The idea is that the coin before handling has some probability of heads, but each time it is picked up that probability could change (maybe it is bent by the statistician's mighty thumb). The slope gives the amount of change in this probability each flip: for example, a coin that starts fair and which has a slope of 0.01 has a probability of heads of 0.51 (0.50 + 0.01) on its first flip, 0.52 on its second, and so forth.

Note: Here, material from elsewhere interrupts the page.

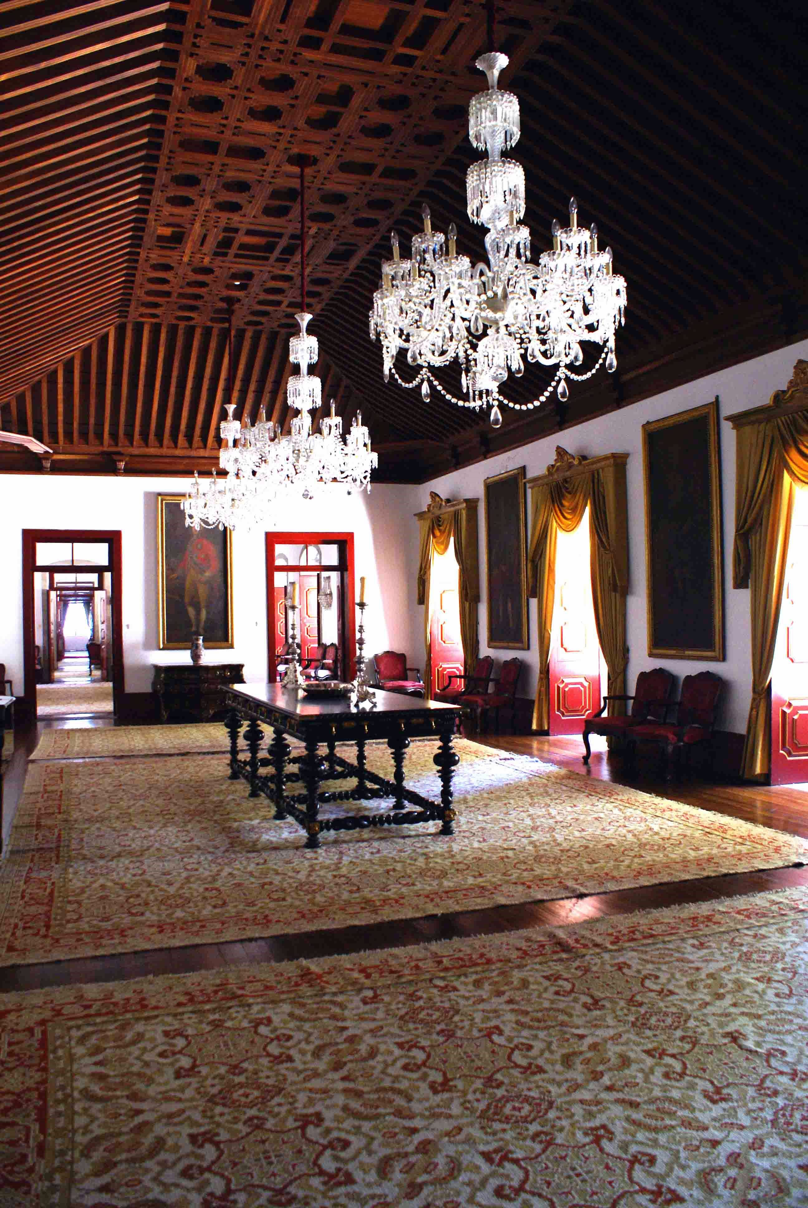 Palácio dos Capitães Generais, Salões, ilha Terceira, Açores, Portugal.
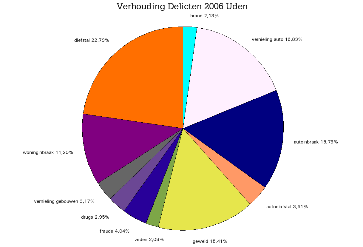 Criminaliteitcijfers Uden verhouding delicten (2006), Noord-Brabant, The Netherlands

If the act of flipping has absolutely no effect on the probability of heads, slope can be set to be zero, though using stats::dbinom() for this particular edge case should be faster.

dcoin_linear(
  nheads,
  nflips,
  preflip_prob = 0.5,
  slope = 0.1,
  log = FALSE,
  outside_bounds_is_NA = FALSE
)

Arguments

nheads

Number of heads

nflips

Total number of flips (heads and tails)

preflip_prob

Probability of heads before the coin is handled

slope

How much the probability changes each time the coin is flipped

log

If TRUE return log transformed probabilities.

outside_bounds_is_NA

If TRUE, if any probability of heads is outside the bounds of probability, the function returns NA. Otherwise, it sets the value to the nearer bound.

Value

The likelihood of the data (or log likelihood if log=TRUE)

Details

Of course, if all we have is the total number of heads and total number of flips, we do not know if it was HTT, THT, or TTH. For the particular case of a slope set to exactly zero the order does not matter, but in the general case it will. For example, if the probability of heads increases with each flip, HTT is less likely than TTH even though each has one heads out of three flips. The current code looks at all possibilities exhaustively, but more efficient ways to calculate this undoubtedly exist. Pull requests are welcome. It also means this may be slow as the number of flips increases.

For some slopes and preflip probabilities,the probabilities of heads on a given flip may be outside the 0 to 1 bounds. By default, if this happens the function returns NA. If outside_bounds_is_NA is FALSE, it moves the probabilities to the nearer bound.